3D semantic occupancy prediction aims to reconstruct the 3D geometry and semantics of the surrounding
environment. With dense voxel labels, prior works typically formulate it as a dense segmentation task,
independently classifying each voxel. However, this paradigm neglects critical instance-centric
discriminability, leading to instance-level incompleteness and adjacent ambiguities. To address this, we
highlight a free lunch of occupancy labels: the voxel-level class label implicitly provides insight at
the instance level, which is overlooked by
the community. Motivated by this observation, we first introduce a training-free Voxel-to-Instance
(VoxNT) trick: a simple yet effective method that freely converts voxel-level class labels into
instance-level offset labels. Building on this, we further propose VoxDet, an instance-centric framework
that reformulates the voxel-level occupancy prediction as dense object detection by decoupling it into
two sub-tasks: offset regression and semantic prediction. Specifically, based on the lifted 3D volume,
VoxDet first
uses (a) Spatially-decoupled Voxel Encoder to generate disentangled feature volumes for the two
sub-tasks, which learn task-specific spatial deformation in the densely projected tri-perceptive space.

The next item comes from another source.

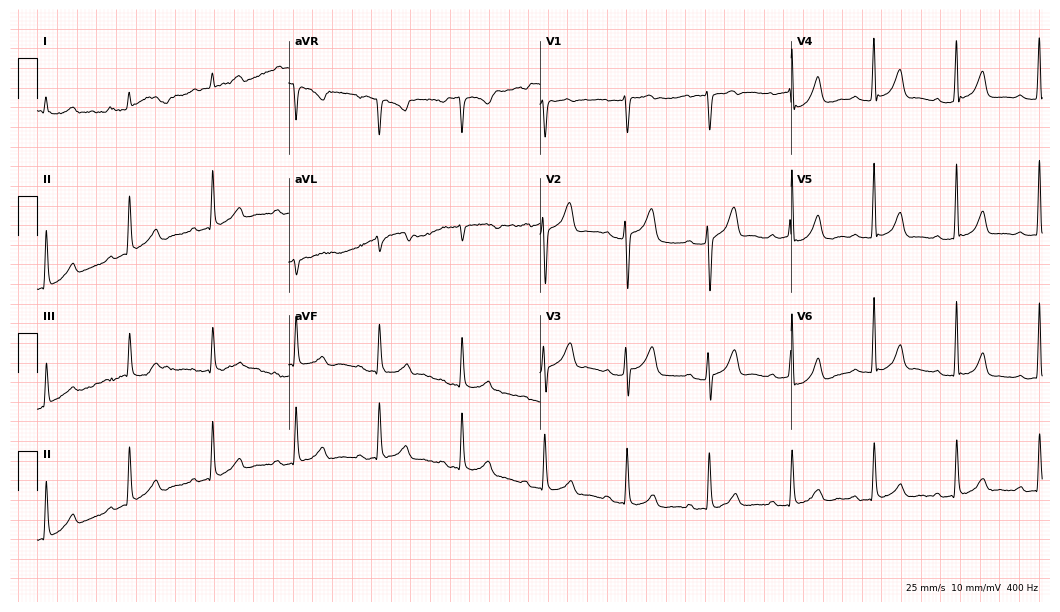
Standard 12-lead ECG recorded from a 48-year-old male (10.2-second recording at 400 Hz). Read as a normal ECG.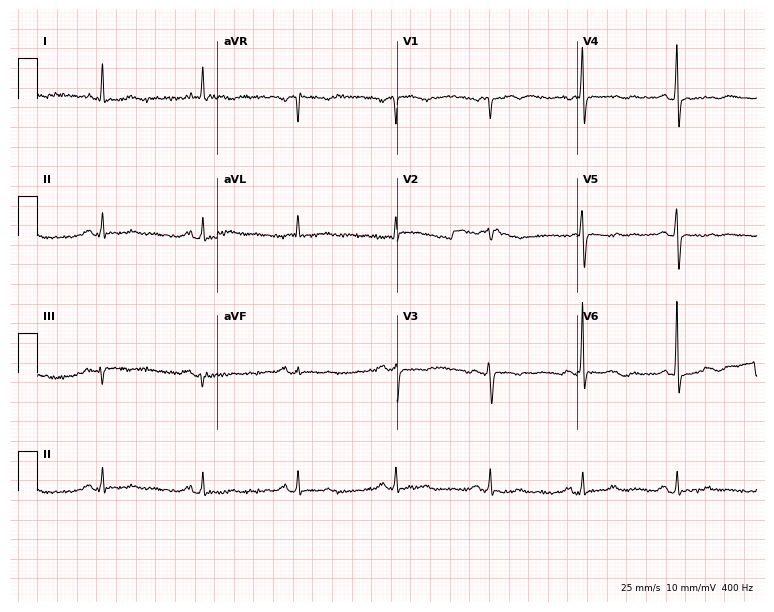
Resting 12-lead electrocardiogram (7.3-second recording at 400 Hz). Patient: a woman, 84 years old. None of these six findings is recorded: first-degree AV block, right bundle branch block, left bundle branch block, sinus bradycardia, atrial fibrillation, sinus tachycardia. Only these six findings were labelled.

Then, we deploy (b) Task-decoupled Dense Predictor to address this task via dense detection. Here, we
first regress a 4D offset field to estimate distances (6 directions) between voxels and object borders
in the voxel space. The regressed offsets are then used to
guide the instance-level aggregation in the classification branch, achieving instance-aware prediction.
Experiments show that VoxDet can be deployed on both camera and LiDAR input, jointly achieving
state-of-the-art results on both benchmarks. VoxDet is not only highly efficient, but also gives 63.0
IoU on the SemanticKITTI test set, ranking 1st on the online leaderboard.